Tanto Mevio che veniva da Castelrenico, quanto la lettera del ministro che annunziava l’impiego, capitarono in casa Della Valle proprio nel medesimo giorno. Mevio fece benissimo la sua parte, ma non ce ne sarebbe stato di bisogno, perchè la marea era montata tant’alto, che quella poca tavola di salvamento, in altri tempi così sdegnosamente rifiutata, parve ora una gran provvidenza, e fu salutata con uno scoppio di gioia caloroso ed unanime. Giovanni, che ne attribuiva tutto il merito ai suoi memoriali, ed era persuaso che gli si dovesse una bella riconoscenza, aveva quel contegno modesto ma soddisfatto di chi è convinto di valer molto. E perchè nessuno se ne scordasse, come un generale che dopo una vittoria parla non di sè ma de’ suoi soldati, egli aveva ripreso il discorso de’ suoi fili, e non la finiva più. Per quel giorno fu inutile, non ci fu verso di fargli parlar d’altro; Mevio a ogni minuto stava per perdere la pazienza, ma ricordandosi la faccia del marchese si conteneva, e rivolgendosi a Massimo e ad Enrichetta, ai quali pure la consolazione aveva data una gran parlantina, faceva con loro un monte di chiacchiere e di congratulazioni. Così quel giorno, che si poteva chiamare il primo dell’impiego dell’avvocato Massimo, passò lietamente e fu di buon augurio per tutti in casa Della Valle.

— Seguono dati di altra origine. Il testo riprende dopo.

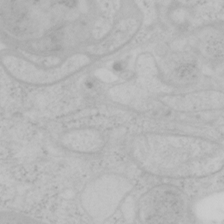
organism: Mouse
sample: OT-I killer T cells with ID8 ovarian cancer cells
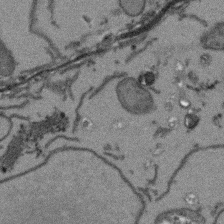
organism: Arabidopsis thaliana
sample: Root tip
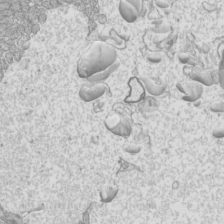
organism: Mouse
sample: Cilia; mouse epididymis
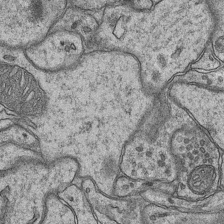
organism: Mouse
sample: CA1 Hippocampus
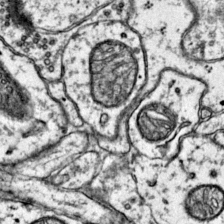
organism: Mouse
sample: Primary visual cortex
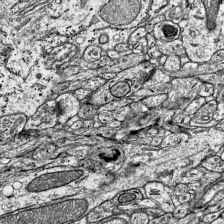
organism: Mouse
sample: Visual Cortex
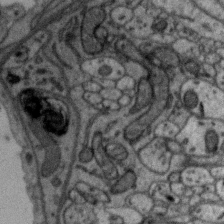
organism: Zebra finch
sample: Brain
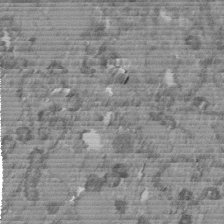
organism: C. elegans
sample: C. elegans embryo early stage
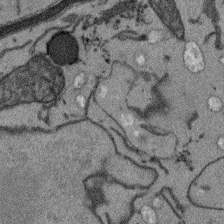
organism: Arabidopsis thaliana
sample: Root tip
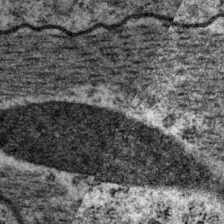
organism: P. pacificus
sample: Pharynx
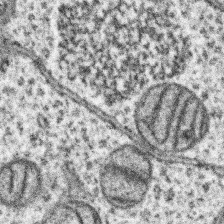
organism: Human
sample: HeLa cells
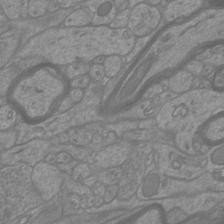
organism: Mouse
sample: Cortical neurons
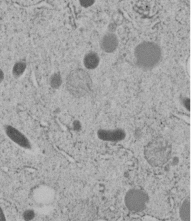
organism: C. elegans
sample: C. elegans embryo early stage
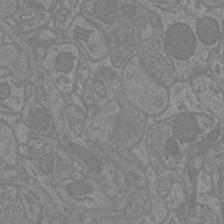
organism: Mouse
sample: Cortical neurons
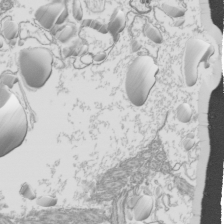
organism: Mouse
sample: Cilia; mouse epididymis
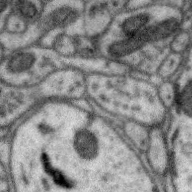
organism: Zebra finch
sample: Brain
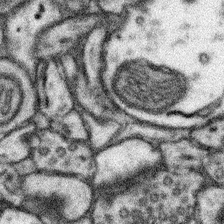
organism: Mouse
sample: Somatosensory cortex neuropil
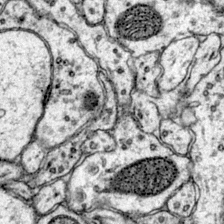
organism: Mouse
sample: Primary visual cortex
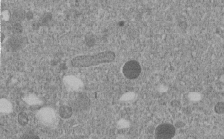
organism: C. elegans
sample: C. elegans embryo early stage
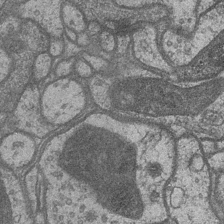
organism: Drosophila
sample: Optic medulla
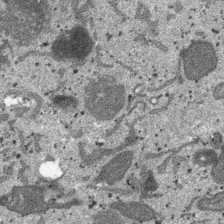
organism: Human
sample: Lung epithelial cells infected with SARS-CoV-2
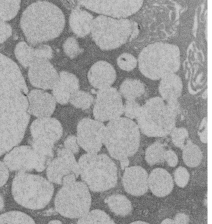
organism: Rat
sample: Salivary granule
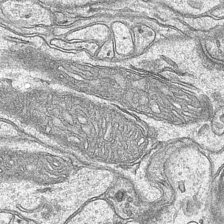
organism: Mouse
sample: CA1 Hippocampus
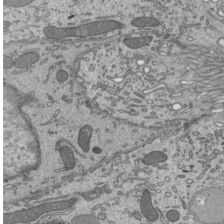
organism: Mouse
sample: Mouse epididymis efferent ductule cilia
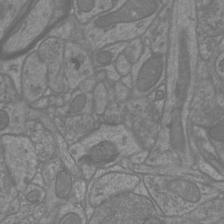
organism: Mouse
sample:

Come dopo una di quelle giornate d’autunno troppo luminose e tiepide, in cui pare abbia fatto ritorno un raggio del sole d’estate, segue una giornata improvvisamente grigia e mesta, foriera dell’inverno, così il giorno seguente in casa dell’avvocato nessuno trovò quel buon umore con cui era andato a dormire. Nella lettera di nomina c’era l’ordine di trovarsi al posto un tal giorno, ch’era vicinissimo; per cui l’avvocato dovette incominciare, in tutta furia, i preparativi della partenza, e venir subito a una decisione dolorosa, quella di partir solo e farsi raggiungere più tardi da Enrichetta, dal bambino e dal socero. Il trapiantar casa alla distanza di forse trecento miglia, e quello stipendio che stava scritto con una cifra così umile accanto al suo impiego, gli mettevan dinanzi agli occhi, intanto che faceva il baule, qualcosa di molto buio. Gli pareva quasi di adagiar la sua roba in una tomba. Ogni vestito che andava ripiegando e pigiando gli ricordava qualche circostanza del passato, e con questo gli tornavano dinanzi a uno a uno i suoi dubbi, le sue speranze, i suoi disinganni. Qualche volta rimaneva immobile con un panciotto o con un paio di calzoni in mano, e si domandava se doveva tirare innanzi o fermarsi mentre era ancora in tempo. Allora gli venivano in mente i discorsi che aveva uditi dal marchese Antonio, e i pareri che gli avea dati Mevio. Fin dai primi tempi Mevio gli aveva sempre predicato di tornar subito alla sua professione.... ma adesso era tardi! e poi non c’era da pensarci in quel momento! E continuava a far il baule cacciando i brutti pensieri e cercando nella consolazione del giorno prima qualcuno di quegli argomenti, che gli eran parsi così persuasivi, e che l’avevan ricondotto nel bel paese dei sogni e delle speranze.